GIVEN MATERIAL:
--

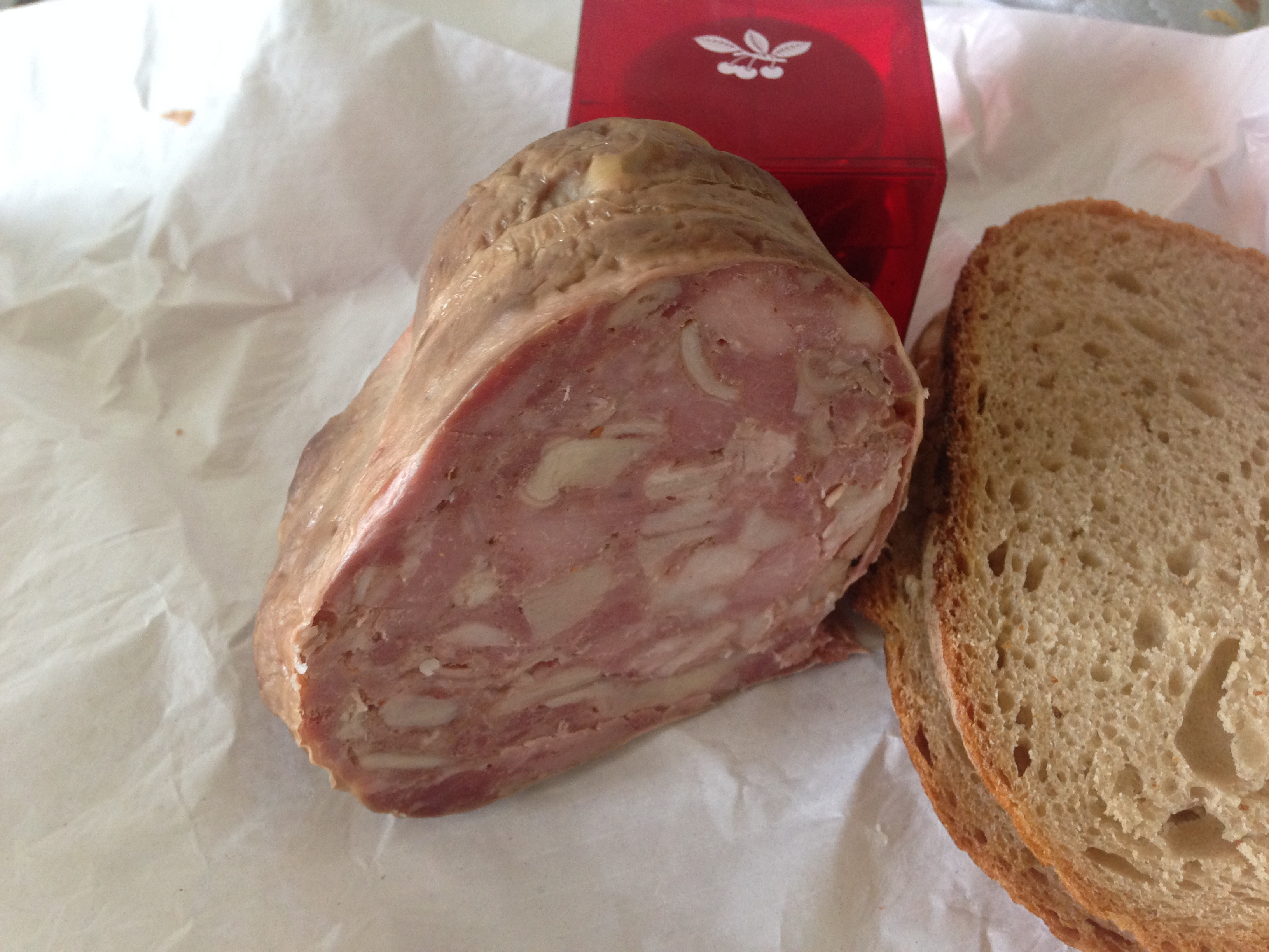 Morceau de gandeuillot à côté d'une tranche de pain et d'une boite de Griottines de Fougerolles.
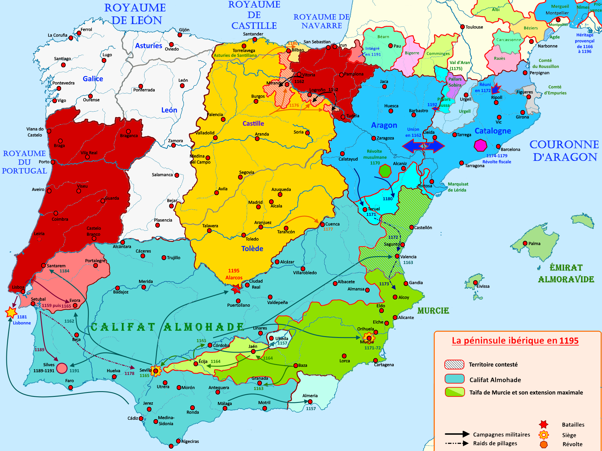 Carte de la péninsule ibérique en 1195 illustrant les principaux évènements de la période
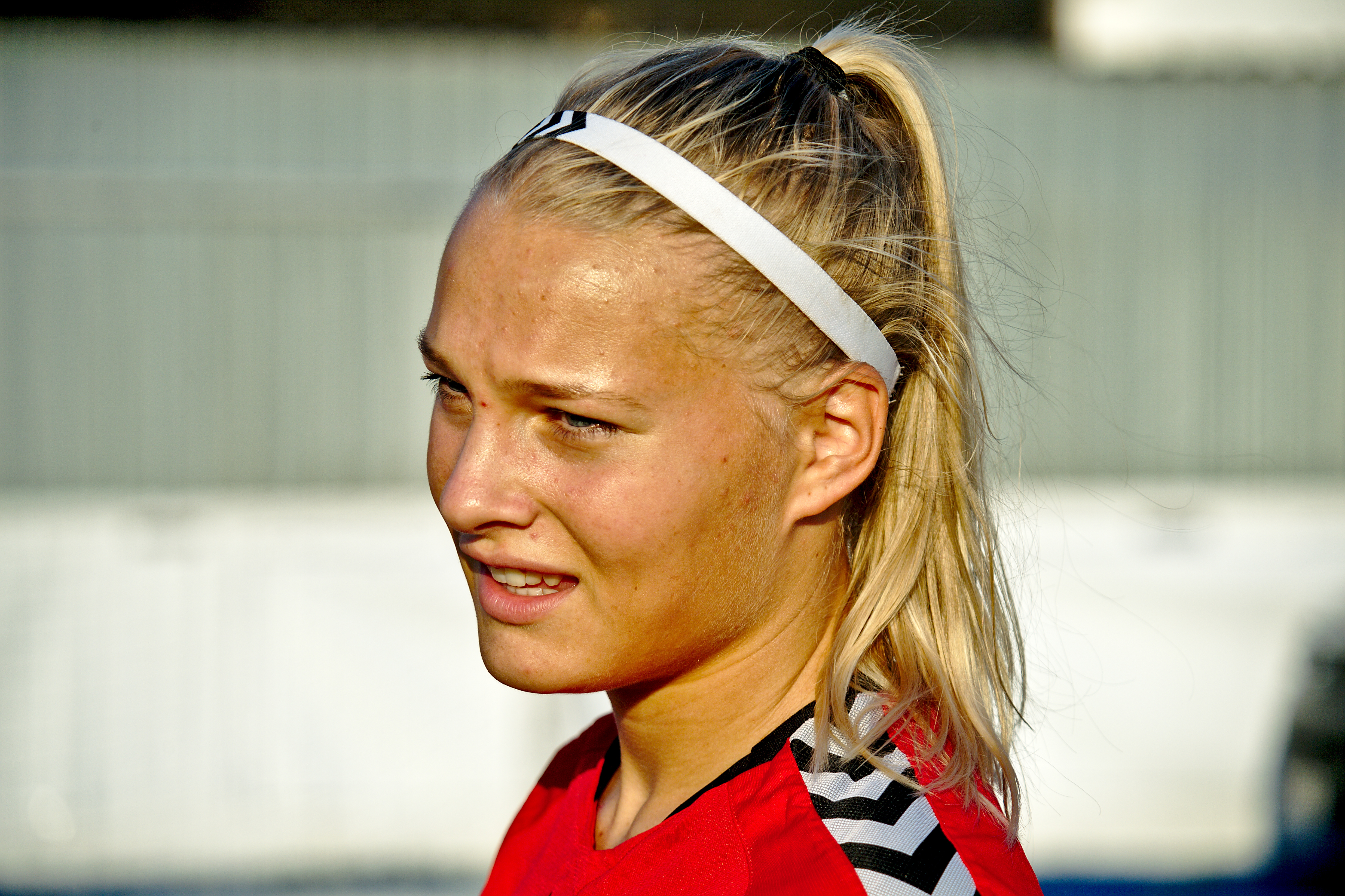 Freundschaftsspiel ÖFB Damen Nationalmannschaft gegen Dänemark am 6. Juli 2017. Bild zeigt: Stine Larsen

--

WORK REQUIRED:
What you return should be the full listing, unchanged, minus the pictures.

RESULT:
 Morceau de gandeuillot à côté d'une tranche de pain et d'une boite de Griottines de Fougerolles.
 Carte de la péninsule ibérique en 1195 illustrant les principaux évènements de la période
 Freundschaftsspiel ÖFB Damen Nationalmannschaft gegen Dänemark am 6. Juli 2017. Bild zeigt: Stine Larsen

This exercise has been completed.